Monday, March 5, 2007


Thierry Meyssan was president of the Paris-based Voltaire Network, a think tank “whose left-leaning research projects,” the Manchester Guardian reported, “have until now been considered models of reasonableness and objectivity.” [1] But after 9/11 he went off the deep end, and started publishing his controversial ideas about what happened on the internet just weeks after the attacks, and it was less than six months before the Pentagon attack formed the centerpiece of his early 2002 book 11 Septembre 2001: L’Effroyable Imposture (roughly “the Frightening Fraud” or “9/11: The Big Lie,” as it was later translated for the English edition). Meyssan’s basic point was well-summed up in an interview on France 2 television (“no plane crashed into the Pentagon […] I believe the government is lying”) [2] and at an April 2002 lecture (“if we only concentrate on the explosion of the Pentagon, we shall discover the ‘Big Lie’ that is the official story!”) [3]

For some reason this just never sounded right to me. I’ve never read his book, and hardly gave it a second thought until its ideas had spread so wide I felt I could ignore it no longer. Meyssan’s case, as mirrored by 911 IPS, Loose Change, et al, seems to have been the basic no-plane platform – the lawn is not scuffed up, there’s ‘no plane debris,’ only ‘one small hole’ in the Pentagon’s outer wall, the collapse of only the outer ring, etc. In the end analysis, the attack vehicle - if it existed - was too small to be an airliner. But as far as the NY attack, where everyone clearly saw both airliners, he seems to have argued that these were remote controlled drones. Again, no part besides scapegoat was afforded for any Arab terrorists, and any part of the official story that could realistically be denied was. Drones in NY, missile in VA.

Meyssan with his book, Paris, April 2002
The Frightening Fraud quickly became a bestseller in France, reportedly selling out its initial run of 20,000 copies within two hours of going on sale, and selling another 200,000 in the following weeks. [4] This evidenced a latent suspicions harbored in France, especially in its large Muslim community and the anti-Bush left, and many sales were to French-speakers overseas. The mainstream media and majority opinion there dismissed the book as stupid and full of flaws; indeed, looking closely at the way the attack looked to prove it was other than how it looked seems a troublesome approach. But it hit American news in February as a runaway French bestseller, evoking a curiously defensive backlash. In a muted precursor to the “Freedom Fries” episode, some Americans responded with disapproval and Francophobic boycotts.
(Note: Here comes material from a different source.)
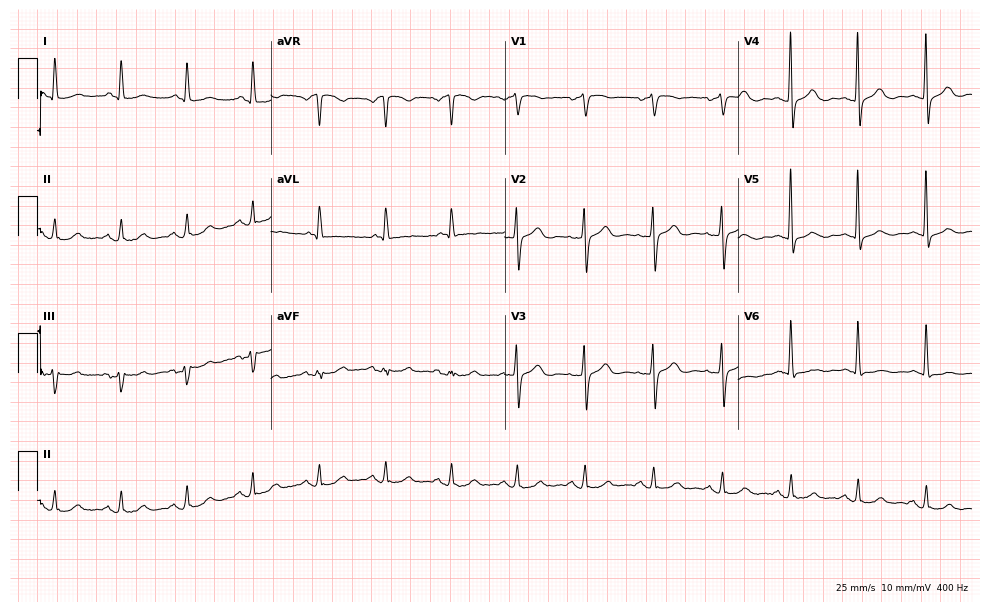
Electrocardiogram (9.5-second recording at 400 Hz), a 78-year-old woman. Of the six screened findings (first-degree AV block, right bundle branch block, left bundle branch block, sinus bradycardia, atrial fibrillation, sinus tachycardia), none is recorded.

Meyssan later expanded his thesis into a second book, “Pentagate,” but in the meantime, critical books and essays spawned by revulsion to his case were released, including The Big Liar: Some Facts about Thierry Meyssan, and The New Liars. Guillaume Dasquié swiped the very same name for The Big Lie: Theses and Nonsense about September 11. [5] A Pentagon spokesman, Glen Flood, described the book as “a slap in the face and real offence to the American people, particularly to the memory of victims of the attacks.” [6] As late as July 2005, Condi Rice’s State Department saw fit to publish on the Internet a lengthy rebuttal and refutation of the book, which continues to be fairly popular, if not in the U.S., than at least everywhere else. [7]
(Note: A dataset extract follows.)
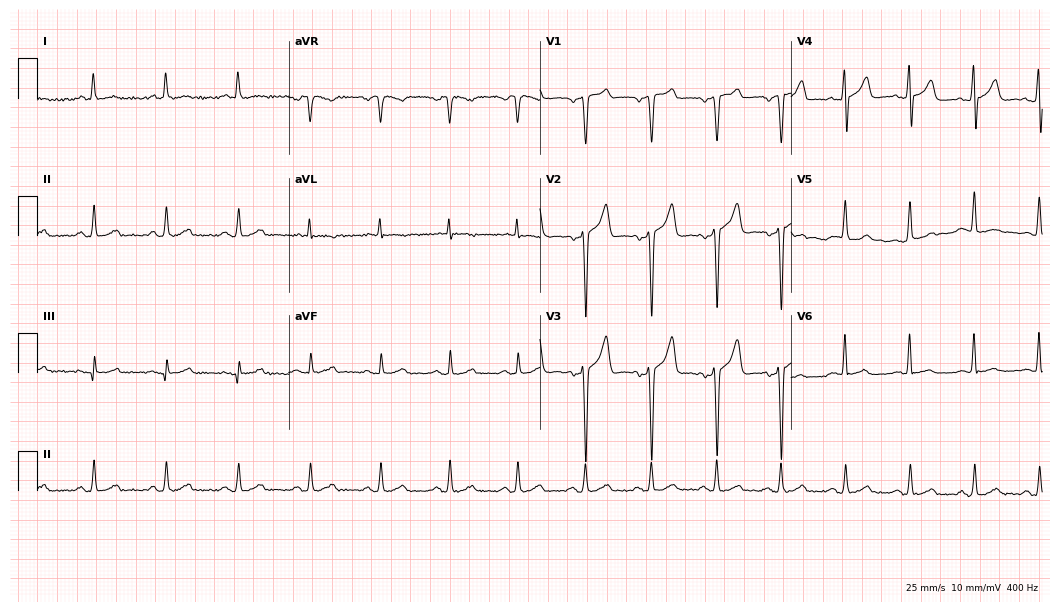
Electrocardiogram, a 59-year-old male. Of the six screened findings (first-degree AV block, right bundle branch block, left bundle branch block, sinus bradycardia, atrial fibrillation, sinus tachycardia), none is recorded.

Early help came from Sheikh Zayed, President of the United Arab Emirates, through his “Zayed Center for Coordination and Follow Up.” In April 2002, the Center hosted a talk by Meyssan, and in July released an Arabic translation of his book. [8] This was reportedly handed out to some 5,000 leading Arab minds, and was boosted by the Arab League and Gulf Cooperation Council. Many saw this as a concerted attempt by Arab elites to deflect blame from Islamic terrorists and to the US government (probably with Zionist-Mossad assistance. [9] The Zayed center was shut down in 2003 after a campaign lead by the ADL, and the Sheikh died the following year.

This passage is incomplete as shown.